No, Virginia, it’s not fair!


When life kicks-in, it’s all about the game, but elements of fairness dissipate just as quickly as the elements of competition are introduced.


The nature of politics is an example of a fairness trap. There are winners, and there are losers. Politics fools many, as in America it largely has two sides, rules, and elections, which are ways of determining “winners.” So it looks just like a game!


In games, rules are established – as in sports – and are enforced by “officials” in an effort to keep the playing field level thus ensuring fairness of play. This may seem to be analogous to “laws” that are established – ostensibly for purposes of fairness – that are enforced by power structures of the lawyer-legislators of our government.


With the politization of our government, it ceases to be a fair game.


In proof, look at the selectivity used to enforce the laws on the books; this is where things become “politicized.” Goodbye to fairness.


In national politics, would a general amnesty for illegal immigrants be “fair” to those taking the time and effort to become naturalized citizens? As the issue is politicized, there goes the fairness…


In local politics, last Wednesday fairness came into play with the press release from our Frederick County Republican Central Committee.


Chairman Kelly Schultz demanded to know what Democratic Party candidate for mayor, Jason Judd, “really stood for.”


“Unfair!” came the cries in retort, after The Frederick News-Post published a major article covering the issue. Complaints, of course, coming from the expected political corner, most likely born of embarrassment.


At issue was the self-declared “advocacy campaign director” for the SEIU union’s potential loyalty to the radical group ACORN.


This was a fair question as voters had been worried about recent corruption surfacing within ACORN due to the video exposé, and also their long-running cases of participation in voter fraud currently litigating in 17 states.


If that were not enough, then consider mortgage lending practices connected with ACORN that have undoubtedly facilitated our current Great Recession, via the resulting bankruptcies.
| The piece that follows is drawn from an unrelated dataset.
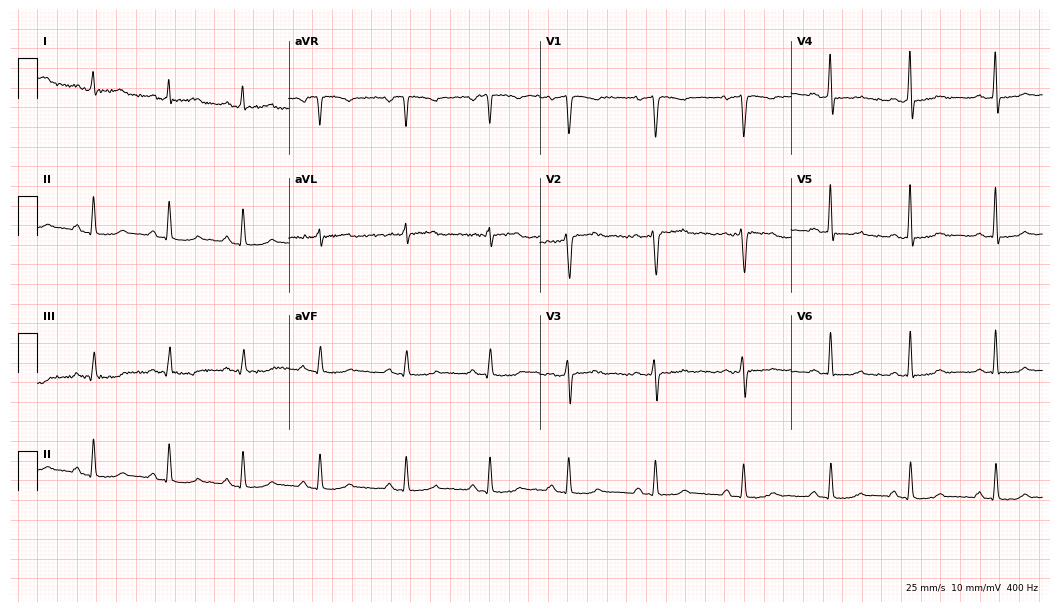
ECG — a 47-year-old female patient. Labelled as a normal ECG.
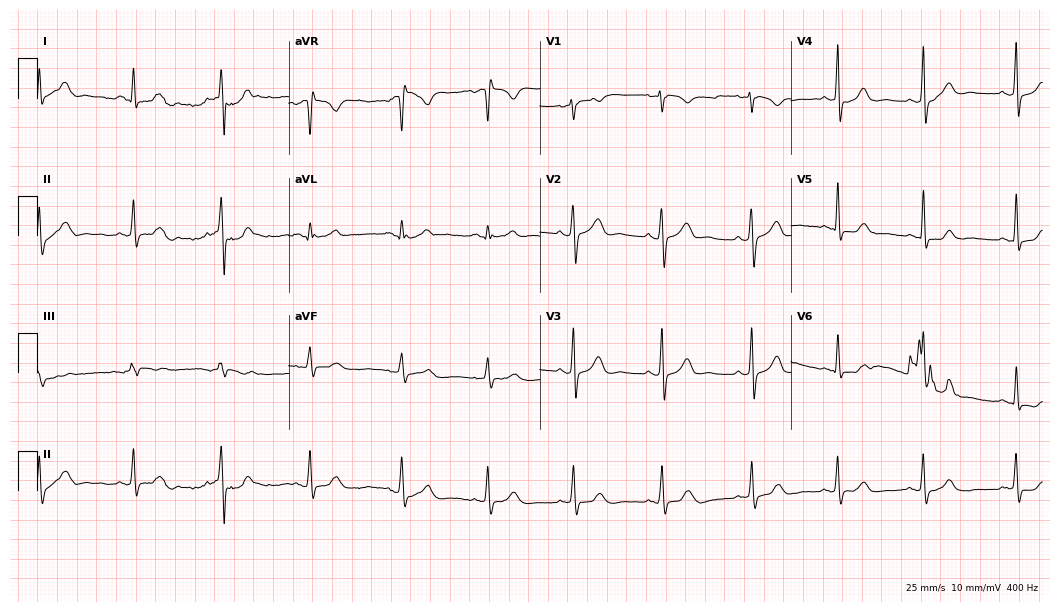
12-lead ECG from a woman, 37 years old (10.2-second recording at 400 Hz). Recorded interpretation: within normal limits.
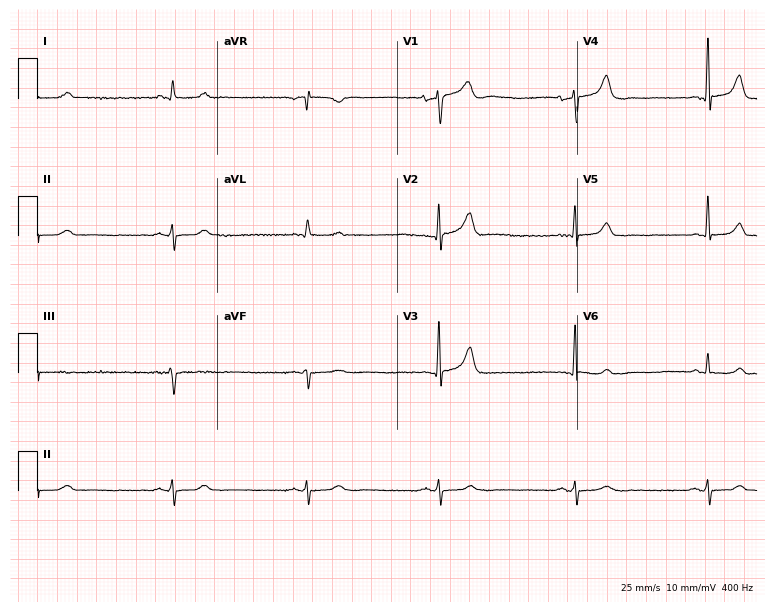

The tie-in here is that the founder of the SEIU came from ACORN background, and that fact is undeniable. Andy Stern, president of SEIU sits on the advisory council of ACORN, and has been a major contributor and supporter.


Is it fair for a Republican leader to “call out” a candidate in the mayoral competition?


Of course it is! If this were to be sport, it would be a contact sport.


Jason Judd beat out fellow Democrat Jennifer Dougherty in the city primary election by laying firm claim to big union activism, and to the mantle of “organizer.”


Connection with SEIU (Service Employees International Union), the derivative of ACORN, surely brings along many questions, useful to inquiring voters in getting into the mind of candidate Judd.


In a labor verses management dispute in the city, where would the mayor’s allegiance be?


Should big labor seek to infiltrate city retailers, how could Mr. Judd be impartial?


Where unions are comfortable with adding costs, would this give Mr. Judd a bias toward greater taxation?


It would also be “fair” for Democrats to ask pointed questions of Republican Randy McClement; and I expect no less. But perhaps Mr. McClement has less baggage.


The reality, of course, is that politics is more warfare than game. Losers can be ruined; winners get spoils. These days political winners, most not counting on any fairness to win, see their spoils as a lifelong meal-ticket, despite campaign promises.


And the cycle has repeated so often and for years by both major parties…


Any surprise that the Frederick City municipal primaries recently garnered a 17.98% voter turnout? This may be apathy that is born of the realization that politics isn’t fairly about the issues, as it was meant to be, but is in fact all about the politician.


Is it fair when a liberal elementary school teacher from New Jersey indoctrinates her children, teaching them chants about the love from President Barack Obama? This, very much putting the man over the office.


That one, friends, seems more a criminal moral issue, as opposed to one of fairness. Should you object to this behavior, please raise your hand.


Wake up early folks: Life is inherently unfair!